Il est important de signaler que le point de vue antérieur avait davantage une orientation ex ante. On estimait qu’en « s’occupant de ses oignons » ou en « mettant de l’ordre dans ses affaires » (veuillez excuser ici mon penchant pour les métaphores), on évitait des ennuis, à soi-même et aux autres. Le fait que cette directive n’ait pas été suivie par tout le monde constitue, sans aucun doute, l’un des facteurs sous-jacents au présent dilemme, sinon sa cause première.

Les stratégies de second rang pour éviter les ennuis, comme mettre de l’ordre dans ses affaires, devront peut-être maintenant céder la place à des stratégies de coordination de troisième rang, ex post, si l’on tente d’échapper à une situation épineuse alors que la marge de manœuvre quant aux politiques à mener est limitée. C’est là que l’adage « l’union fait la force » prend toute sa valeur; en fait, un peu d’aide des autres pourrait bien être la seule solution qui reste.
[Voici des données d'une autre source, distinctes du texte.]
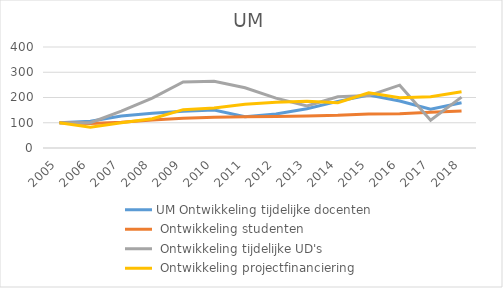
| Category | UM Ontwikkeling tijdelijke docenten | UM Ontwikkeling studenten | UM Ontwikkeling tijdelijke UD's | UM Ontwikkeling projectfinanciering |
|---|---|---|---|---|
| 2005.0 | 100 | 100 | 100 | 100 |
| 2006.0 | 105.556 | 97.326 | 100 | 82.665 |
| 2007.0 | 126.389 | 102.214 | 146.154 | 99.766 |
| 2008.0 | 137.5 | 110.493 | 197.436 | 115.833 |
| 2009.0 | 145.833 | 117.784 | 261.538 | 151.837 |
| 2010.0 | 150 | 121.301 | 264.103 | 158.143 |
| 2011.0 | 123.611 | 124.163 | 238.462 | 173.414 |
| 2012.0 | 134.722 | 124.768 | 197.436 | 181.614 |
| 2013.0 | 155.556 | 126.863 | 166.667 | 185.353 |
| 2014.0 | 184.722 | 129.469 | 202.564 | 179.514 |
| 2015.0 | 209.722 | 135.091 | 207.692 | 218.554 |
| 2016.0 | 186.111 | 136.104 | 248.718 | 199.179 |
| 2017.0 | 153.806 | 141.317 | 109.949 | 203.379 |
| 2018.0 | 178.889 | 146.444 | 201.513 | 222.378 |
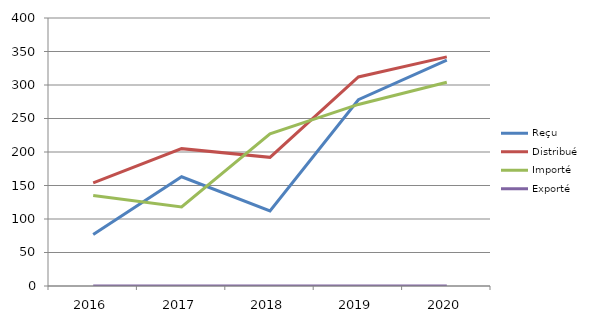
| Category | Reçu | Distribué | Importé | Exporté |
|---|---|---|---|---|
| 2016.0 | 77 | 154 | 135 | 0 |
| 2017.0 | 163 | 205 | 118 | 0 |
| 2018.0 | 112 | 192 | 227 | 0 |
| 2019.0 | 278 | 312 | 271 | 0 |
| 2020.0 | 337 | 342 | 304 | 0 |

Pour être juste envers les défenseurs de l’ancienne approche indépendante, il faut dire que même s’ils se montraient sceptiques à l’égard d’une coordination officielle des politiques, ils supposaient en règle générale qu’il existait néanmoins une forme tout en doigté, mais importante, de coopération « modérée » sur le plan des politiques. Plus précisément, les décideurs publics étaient censés se réunir périodiquement – comme c’est le cas, d’ailleurs – pour échanger sur l’état de l’économie mondiale et envisager ce qu’ils pourraient faire dans différentes conjonctures – si ce n’est révéler complètement leur stratégie à brève échéance. Les tenants de l’idée que « moins on en fait, mieux c’est » s’attendaient aussi à ce que les pays respectent les règles du jeu telles qu’elles étaient tacitement comprises à l’époque. Et surtout, on partait du principe que les économies avancées, qui dominaient largement la scène internationale durant cette période, appliquaient un régime de changes entièrement flexibles. Même si certains pays choisissaient d’adopter une parité fixe, cela ne poserait pas nécessairement de problème. Contrairement à ce que bon nombre d’économies émergentes font aujourd’hui, on n’envisageait pas que ces pays se livrent constamment à des interventions stérilisées dans le but de faire échec au processus d’ajustement des prix.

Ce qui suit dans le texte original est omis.